Healthy Communities Will Bring Good Jobs by Connie Ford

by Connie Ford on October 11, 2012

Last week, Supervisor Eric Mar introduced a new ordinance that will give local merchants the chance to bring healthy products to their communities. Perhaps in part because of Mar’s past work on fast food and tobacco, the media to date has focused on the push to make corner stores healthier. Missing from this coverage is how beneficial this ordinance will be to both existing and prospective merchants.

This is what Mar’s policy does: in areas where there is a lack of acceess to healthy food, existing markets can get free technical assistance to change their businesses model to sell more fresh and healthy food. The same assistance can be provided to people who want to open a shop for the first time.

What does “underserved areas” mean? Details need to be worked out, but a map from the Department of Public Health (link) is a starting point. And it’s not only places like the Tenderloin and the Bayview—even neighborhoods like the Outer Richmond and the Sunset suffer from a lack of good food options.

Even better, this ordinance doesn’t create a new bureaucracy—it streamlines the ongoing work taking place in two different City Departments, sharing best practices, and expanding across the city.

A one-stop-shop would provide these benefits to merchants in a simple, efficient manner. By keeping all of the important resources in one place, current or future merchants won’t have a problem finding what they need to remake their stores.

This legislation also builds on a City report which showed the negative impacts that opening of a large formula retail store selling fresh food would have on local businesses in San Francisco.
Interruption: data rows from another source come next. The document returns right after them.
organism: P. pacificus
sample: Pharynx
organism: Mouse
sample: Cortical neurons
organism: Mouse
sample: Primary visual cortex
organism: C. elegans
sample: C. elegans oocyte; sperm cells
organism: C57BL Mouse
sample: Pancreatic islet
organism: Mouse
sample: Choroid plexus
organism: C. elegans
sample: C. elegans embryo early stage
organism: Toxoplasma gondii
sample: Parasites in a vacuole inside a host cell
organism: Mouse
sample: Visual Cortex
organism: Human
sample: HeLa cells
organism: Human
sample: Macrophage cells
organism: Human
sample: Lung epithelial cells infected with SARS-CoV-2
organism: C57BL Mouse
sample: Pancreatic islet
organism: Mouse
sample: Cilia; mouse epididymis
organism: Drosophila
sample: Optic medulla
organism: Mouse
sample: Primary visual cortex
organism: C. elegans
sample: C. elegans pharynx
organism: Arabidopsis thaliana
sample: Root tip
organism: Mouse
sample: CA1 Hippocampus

A key finding is that if a large formula retail food store opened in San Francisco, an estimated 321 existing food retail businesses would close leading to a 28% reduction in the number of food retail businesses citywide within 2 years.

“Everyone who lives and works in San Francisco has to be concerned about what building more large chain stores could mean to small businesses in our neighborhoods,” said Sal Qaqundah, owner of the Arguello Market in San Francisco’s Richmond District. “We cannot allow more chains to come in unchecked causing widespread harm to small businesses and our local economy.”
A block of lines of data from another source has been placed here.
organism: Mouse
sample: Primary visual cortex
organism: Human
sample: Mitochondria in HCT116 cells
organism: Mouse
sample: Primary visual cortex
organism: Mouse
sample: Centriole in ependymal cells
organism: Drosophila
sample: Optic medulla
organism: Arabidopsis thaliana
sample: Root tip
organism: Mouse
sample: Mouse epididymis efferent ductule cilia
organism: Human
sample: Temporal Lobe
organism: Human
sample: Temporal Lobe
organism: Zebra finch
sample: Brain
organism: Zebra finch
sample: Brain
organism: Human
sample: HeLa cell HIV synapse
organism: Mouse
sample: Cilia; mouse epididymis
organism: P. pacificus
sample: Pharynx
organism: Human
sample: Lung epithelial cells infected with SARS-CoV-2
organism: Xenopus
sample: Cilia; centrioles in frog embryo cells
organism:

Supervisor Mar understands the balance between mitigating the impacts of chain stores while not banning them outright. “One approach to preserving our small business sector is to make it more difficult for formula retail business to move into and expand in San Francisco,’ said Supervisor Mar. “However, the strategy I am pursuing with this legislation is to help our small businesses to compete and become better able to meet our communities’ needs.”
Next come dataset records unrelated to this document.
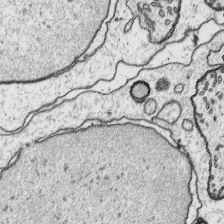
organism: Platynereis dumerilii
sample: Parapodia
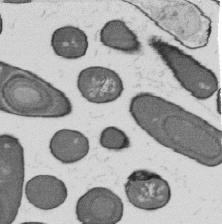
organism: B. subtilis
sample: Bacterial spore
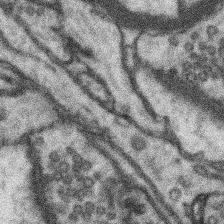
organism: Mouse
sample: Somatosensory cortex neuropil

There is also a provision to explore how healthy food retailers can enhance existing job training programs and provide new job training and employment opportunities for San Francisco residents, including low income individuals and youth, and create incentives for Healthy Food Retailers to hire San Francisco residents.

All-in-all, the legislation will give a huge boost to efforts to fill empty storefronts in San Francisco. As Supervisor Mar put it: “Encouraging our small, neighborhood serving stores to offer healthier products is a win-win for our businesses and our residents.”